1 João 4.18

Prédica

04/06/1972

1 João 4.18
1º. domingo após Trindade 

No amor não existe medo; antes, o perfeito amor lança fora o medo. 

Meus caros irmãos e irmãs: 

No amor não existe medo. Curioso, não? No amor. Como se o amor fosse um lugar, um recinto, uma casa, onde se pode estar e morar, sentar-se, ficar parado, andar. Existe uma série de expressões, semelhantes, na Bíblia. Por exemplo: na fé, no espirito, no Senhor, em Cristo. E sempre se trata de uma espécie de localização. Continuemos com a comparação: no amor - como se fosse uma casa. E nessa casa existe um regulamento, existem estatutos. E neste regulamento encontra-se a seguinte frase, como parágrafo 19: no amor não existe medo. Ou seja: nessa casa não há lugar para o medo. O medo está excluído. A gente quase poderia lembrar-se dos avisos nos ônibus: é proibido fumar. Ou então, dos cartazes à frente das construções: proibida a entrada de pessoas estranhas ao serviço. Mas o que nós ouvimos não é apenas uma proibição. No amor não existe medo. É uma constatação. O amor expulsa o medo; é como se uma janela fosse aberta e a correnteza do ar purificasse a atmosfera de uma sala. É como no teatro, quando se apagam as luzes, o pano se abre e os expectadores param de conversar. No amor não existe medo: um bom parágrafo 19 de bons estatutos de uma boa casa. 

Contudo, para se entender o significado dessa afirmativa, será necessário considerar o que subentendemos por amor. Na melhor das hipóteses, o amor humano é uma relação entre pessoas. Esse relacionamento faz com que as pessoas não se encontrem mais distantes, não sejam mais estranhas entre si, nem tampouco indiferentes ou desagradáveis. Pelo contrário, quando acontece o amor, é sinal de que seres humanos se conheceram, se entendem, sentem confiança mútua, se gostam. Gostam tanto uns dos outros que já não conseguem mais viver separados, existe uma atração, existe um desejo de aproximação. Amor existe quando seres humanos vivem uma existência comum, quando se oferecem um ao outro, mutuamente. 

Não é belo isso, o amor? Talvez seja até quase belo demais. Pois - não é mesmo - na vida real só existe amor parcial, só existe um pouco de amor, uma vez ou outra. A rigor, raramente. O amor que se conhece e vive tem pouca se-melhan9a com aquilo que poderia e deveria ser o amor. É uma espécie de fotografia ruim, na qual só com certo esforço se reconhece o retrato. E talvez haja entre nós quem desejasse dizer: isso que você descreveu como sendo o amor, não existe em minha vida. Ninguém me ama. E eu também não amo ninguém. Muito menos da maneira como foi dito. Eu me sinto só, totalmente sozinho em um mundo sem amor, onde as pessoas vivem afastadas entre si, são estranhas umas às outras, onde as pessoas vivem umas sem as outras, umas contra as outras. 

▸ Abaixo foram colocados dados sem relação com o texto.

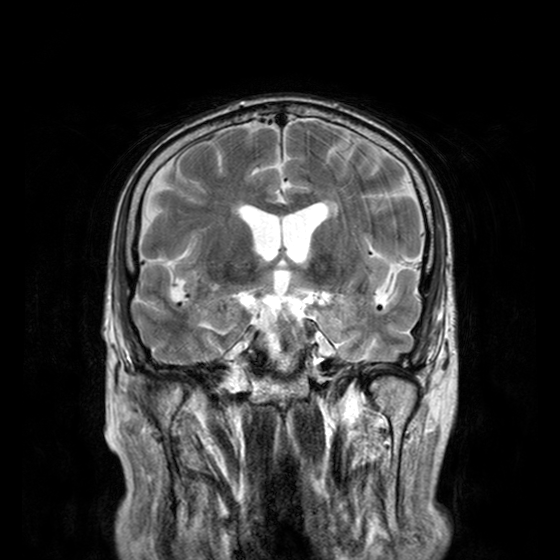
Summary: 3 Tesla brain MRI. Series: T2-weighted turbo spin echo with CLEAR. Study: ring-enhancing brain masses.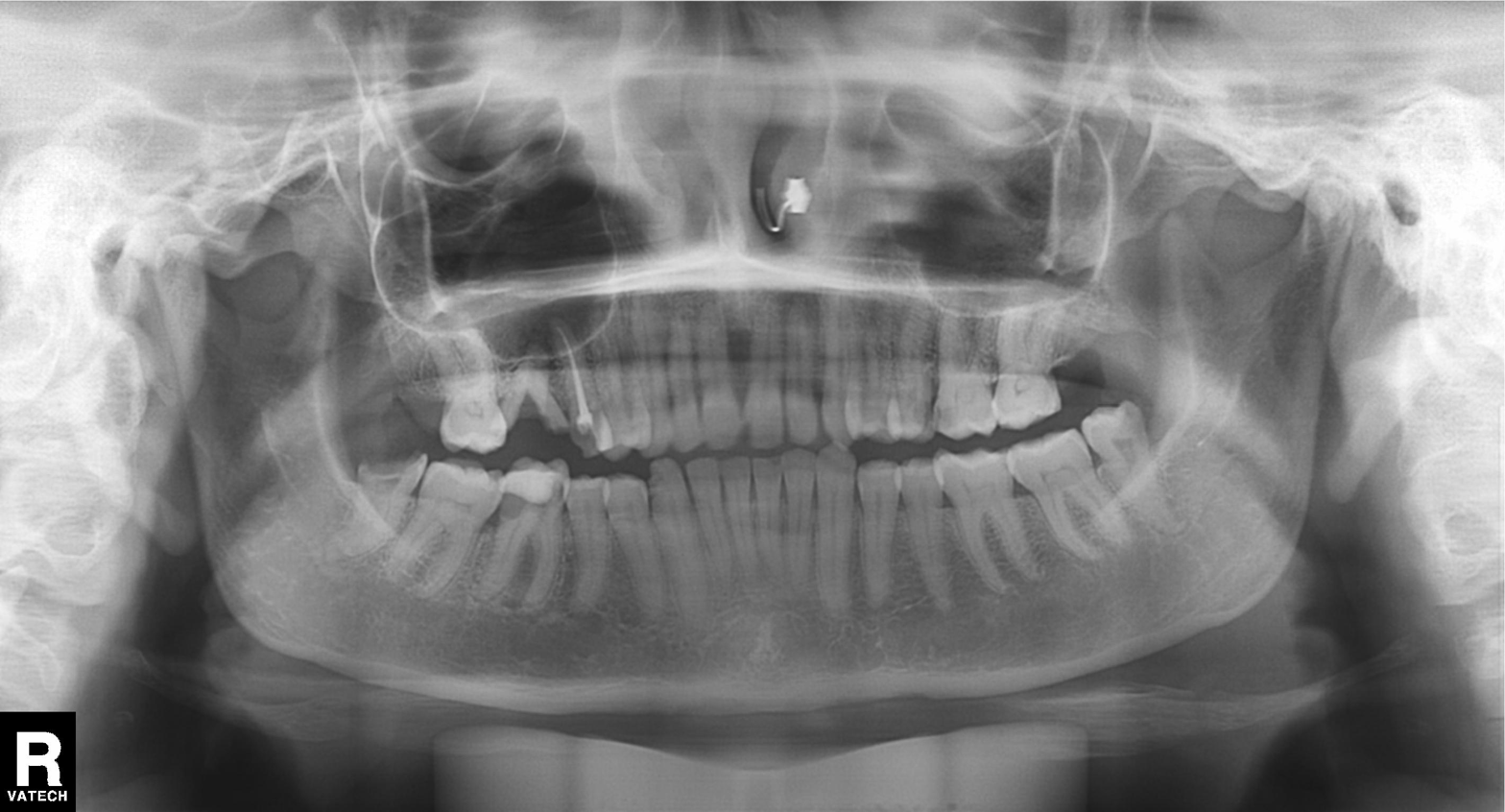
Summary:
Panoramic dental radiograph (orthopantomogram).
Diagnosis:
Dental caries (cavities).

Uma coisa é certa: esse amor, ou seja, isso que nós entendemos por amor quando pronunciamos essa palavra, isso que nós conhecemos ou não, esse amor humano, não expulsa o medo. Na casa desse amor existe medo, também na melhor das hipóteses: medo de decepções e desilusões, medo de que um pudesse perder o outro, medo do próprio passado que acompanha nossos passos como uma sombra, medo do futuro que avança em nossa direção, medo das pessoas e medo de si mesmo, medo da morte. A casa desse amor, apesar disso, pode ser bonita, pode-se viver razoavelmente nela. Mas não é a casa com o regulamento que diz: no amor não existe medo. 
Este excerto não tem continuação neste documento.